Processing events in chronological order maintains that active count exactly.
The maximum active count over the scan is the minimum number of platforms needed, because at that instant all active trains require distinct platforms.
Complexity
Sorting arrivals and departures:
O(n log n)
Sweep:
O(n)
Total:
O(n log n)
Space:
O(1)
excluding sorting workspace.
Case Study 5: Lemonade Change
Customers queue to buy lemonade costing 5. Each customer pays with 5, 10, or 20. Determine whether correct change can be given to every customer.
Input:
5, 5, 5, 10, 20
Output:
true
Greedy Choice
When a customer pays with 20, change required is 15.
There are two possible ways:
10 + 5
or
5 + 5 + 5
The greedy rule is:
Use one 10 and one 5 if possible.
Why?
Because 5-dollar bills are more flexible. They are needed for both 10-dollar and 20-dollar payments.
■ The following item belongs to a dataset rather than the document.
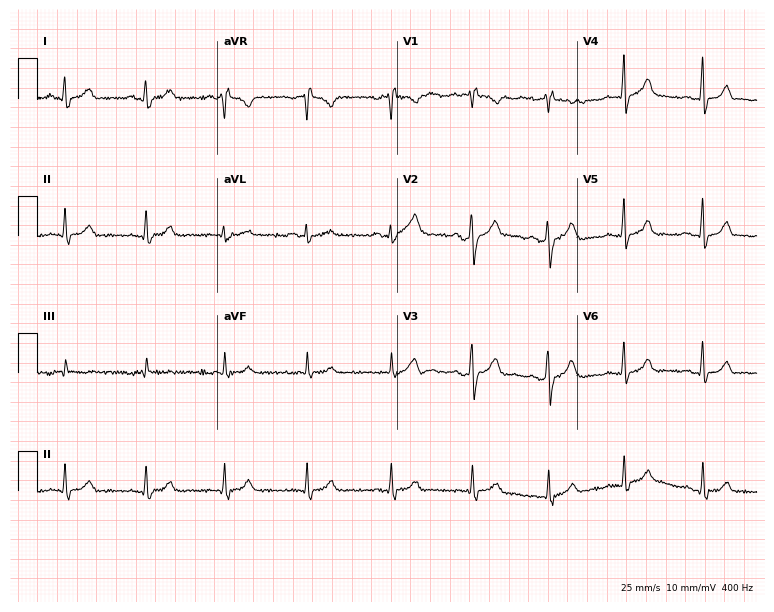
Resting 12-lead electrocardiogram. Patient: a 31-year-old woman. None of these six findings is recorded: first-degree AV block, right bundle branch block, left bundle branch block, sinus bradycardia, atrial fibrillation, sinus tachycardia. Findings outside these six are not listed.

Preserving them is valuable.
Implementation
func LemonadeChange(bills []int) bool {
five := 0
ten := 0
for _, bill := range bills {
switch bill {
case 5:
five++
case 10:
if five == 0 {
return false
}
five--
ten++
case 20:
if ten > 0 && five > 0 {
ten--
five--
} else if five >= 3 {
five -= 3
} else {
return false
}
}
}
return true
}
Correctness
For a 20-dollar bill, using 10 + 5 preserves more 5-dollar bills than using three 5-dollar bills.
Since 5-dollar bills are required for every change-making operation, preserving them cannot make future transactions worse.
This is a small but clean greedy exchange argument.
Complexity
Single scan:
O(n)
Space:
O(1)
Lessons from the Case Studies
These examples use different surface structures:
| Case Study | Greedy Pattern |
|---|---|
| Meeting rooms | Min-heap resource reuse |
| Reorganize string | Max-heap frequency control |
| Truck loading | Sort by value density |
| Train platforms | Sweep-line active count |
| Lemonade change | Preserve flexible resource |
The common design method remains the same:
Identify the scarce resource.
Choose the action that preserves future feasibility.
Use the simplest structure that supports the choice.
Prove that no better solution is excluded.
Takeaway
Greedy case studies show that implementation details vary, but the reasoning pattern is stable. Meeting rooms reuse the earliest available resource; string reorganization reduces the most constrained character counts; truck loading prioritizes the most valuable unit capacity; platform allocation tracks maximum simultaneous demand; lemonade change preserves the most flexible bills. Each algorithm succeeds because its local decision preserves or improves the future state without excluding an optimal solution.